Henryk M. Broders Aussagen sollte man auch mit Vorsicht genießen. Er ist offenkundig ein Zyniker und Sarkastiker und einer der schärfsten dieser Art in der deutschen Journalistenlandschaft. Man muss über seine Aussagen oft zwei- und dreimal nachdenken, weil er sehr überspitzt und provokativ formuliert. Als säkularer Jude, wie er sich versteht, hat er auch eine gewisse Distanz zur Religion. Bei ihm passt der Begriff "Hassliebe". Sehr zu empfehlen fand ich damals die ARD-Sendung "Entweder Broder" mit ihm und Hamed Abdel-Samad. Ich fand das gelungene Satire und eine gute Religionskritik.

Gil Ofarims Aktion war geschmacklos und so eine Falschaussage ist in keinerweise zu entschuldigen. Ich will aber nochmal einen Satz zu dem Zentralrat der Juden sagen: Die haben sich anfangs natürlich auf Ofarims Seite gestellt, weil man zuerst davon ausgeht, dass er wahrheitsgemäß über eine Diskriminierung spricht. Der Zentralrat distanzierte sich aber auch direkt, als es sich als Lüge herausstellte, und haben ein Statement veröffentlicht, in dem sie Ofarim dafür verurteilen.
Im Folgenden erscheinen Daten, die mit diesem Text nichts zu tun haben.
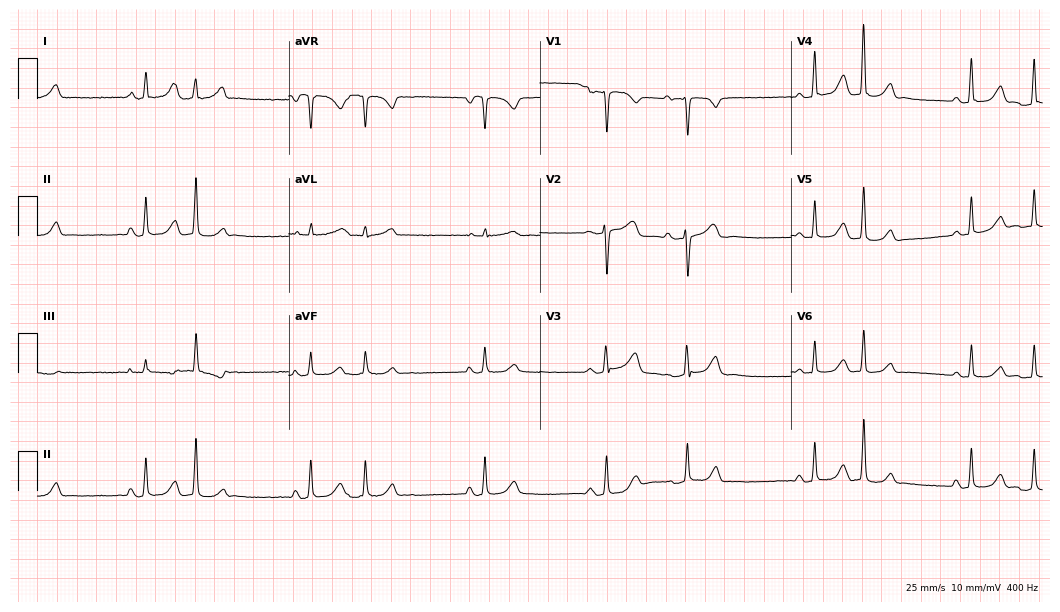
ECG (10.2-second recording at 400 Hz) — a female patient, 24 years old. Screened for six findings — first-degree AV block, right bundle branch block, left bundle branch block, sinus bradycardia, atrial fibrillation, sinus tachycardia — none is recorded.
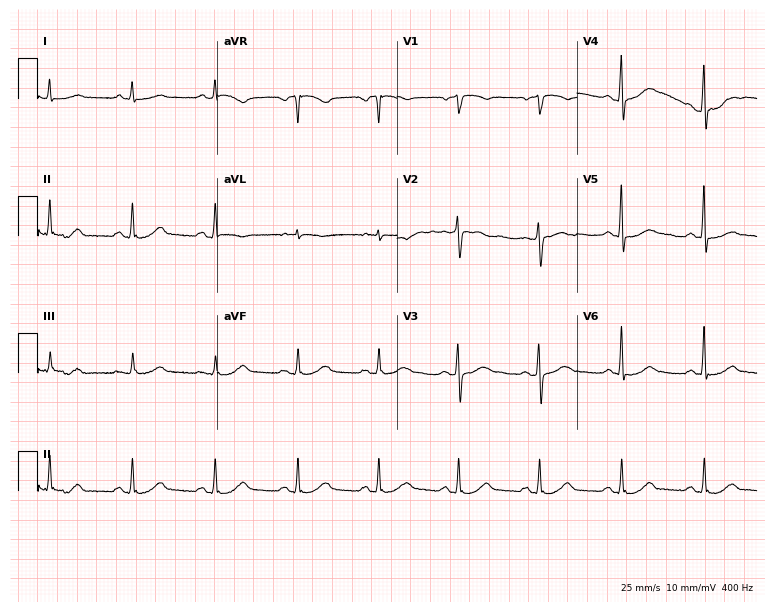
ECG — a 62-year-old man. Labelled as a normal ECG.
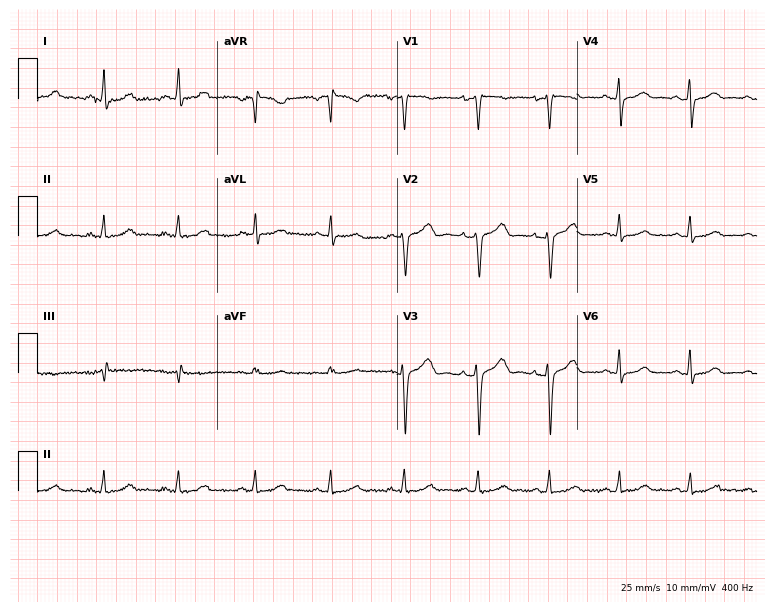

Hajo hat es auf den Punkt gebracht: Eine Kippa oder einen Davidstern auf der Straße zu tragen, kann dich zum Opfer von Gewalt machen. Viele Juden ziehen das erst an, wenn sie die Synagoge betreten, welche generell unter Polizeischutz steht. Ebenso jüdische Schulen, wo Kinder auf dem Weg zur Sporthalle von Polizisten begleitet werden müssen. Sowie erst die kürzlichen Berichte der Makkabi-Verbände, dass bei Fußballspielen jüdische Vereine nach einem Sieg sich in die Kabinen einschließen, weil sie von gegnerischen Teams schon häufig attackiert wurden. Das halte ich nicht für dünnhäutig, das halte ich für skandalös in einem demokratischen Staat.